SOKOLOV FAIT SON FESTIVAL À SALZBOURG

Ignoré du grand public, Grigory Sokolov appartient à cette lignée de pianistes pour qui la musique est autre chose qu'une succession de notes.

Voici le premier témoignage sous étiquette Deutsche Grammophon ­ il semble que d’autres parutions soient prévues ­ de Grigory Sokolov, " légende vivante " du piano selon la terminologie consacrée (voir notre portrait pages 68-69). Est-il le plus " grand " comme le pensent certains de ses confrères ? La " grandeur " est-elle perceptible au disque ?
Enregistré il y a sept ans au festival de Salzbourg, ce disque répond en effet à cette interrogation. Tout est dit dans les premières mesures, dans la manière de poser les doigts sur le clavier, de phraser le Premier Prélude de Chopin. La douceur et l’élégance de la respiration fascinent tout autant que le contrôle absolu du temps, l’oubli de la part de l’artiste, de toute présence autour de lui. Il délivre avec un calme sidérant le message musical. Qui peut, même en studio, atteindre ce délié poétique, " souriant " de la main gauche dans le Troisième Prélude ? Sokolov transcende la notion de perfection de jeu. Il nous invite à entrer dans chaque Prélude, une sorte de méditation (n° 7). Nul maniérisme, nul pathos, rien qui ne soit absolument nécessaire à l’expression du chant jusque dans la passion (n° 8).

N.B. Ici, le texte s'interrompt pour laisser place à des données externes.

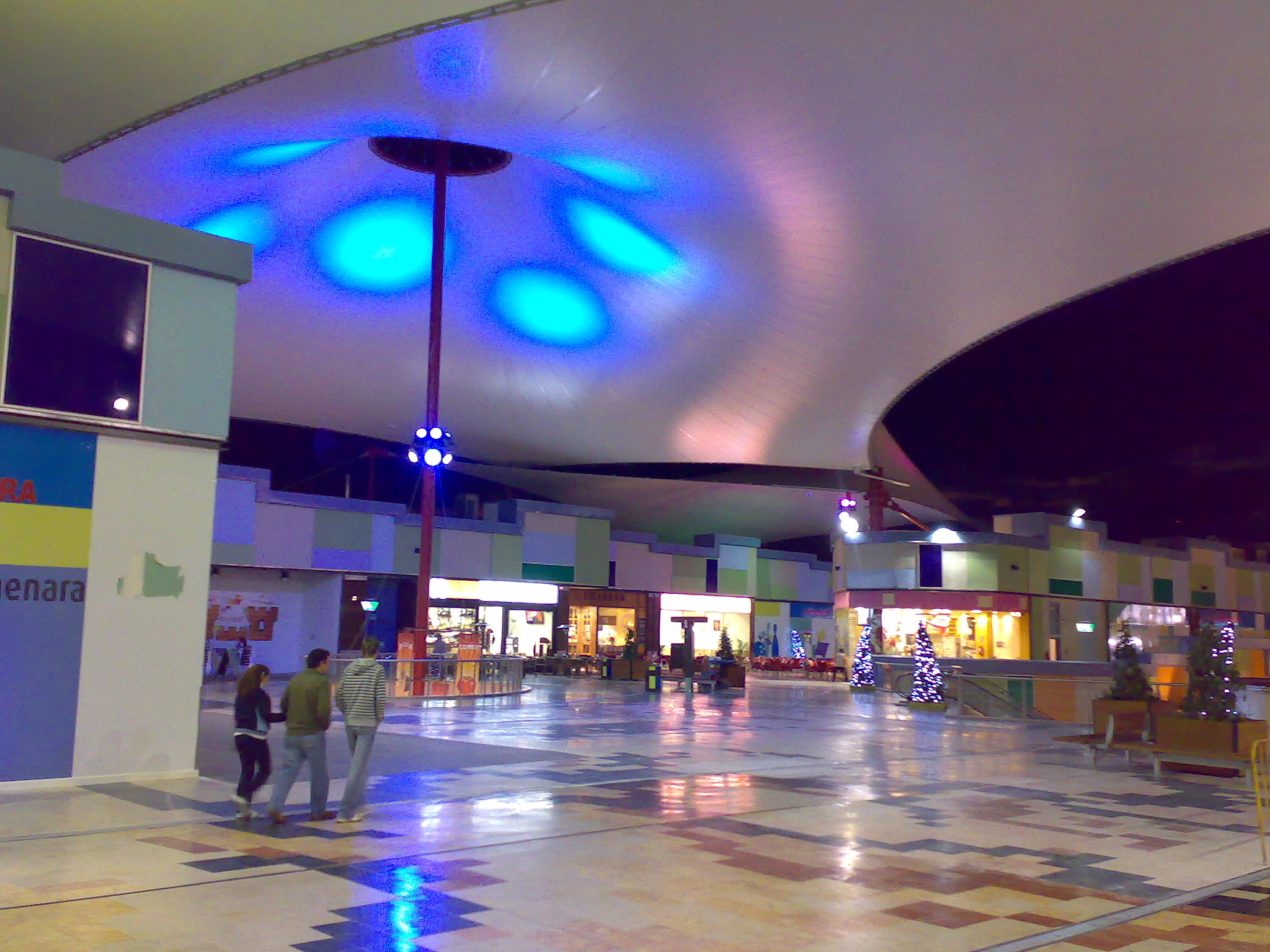 Foto por la noche de la carpa principal del Parque Almenara.
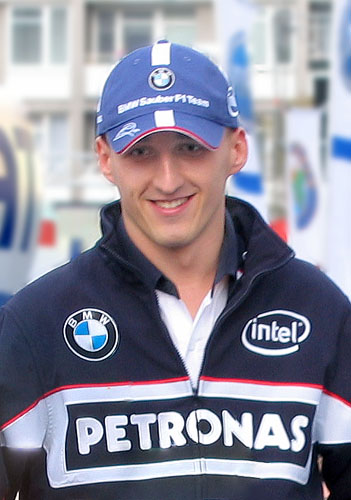 Robert Kubica in Warsaw, September 2006

Les deux Sonates de Mozart en fa majeur sont d’une concentration absolue dans les mouvements extrêmes. Pétillantes, elles manient les ruptures et les silences avec une véritable science du théâtre. Dans les mouvements lents, jamais la phrase ne baisse de tension. Elle est comme portée par un art du chant et un sens de l’espace que l’on ne retrouve guère que chez Aldo Ciccolini et Menahem Pressler.
Les " bis ", entachés parfois d’un souffle fort (Scriabine Opus 69 n° 1 et n° 2, Chopin, Mazurkas op. 68 n° 2, op. 63 n° 3, Rameau, Les Sauvages, Johann Sebastian Bach, " Ich ruf zu dir " BWV 639), prolongent ces instants touchés par la grâce.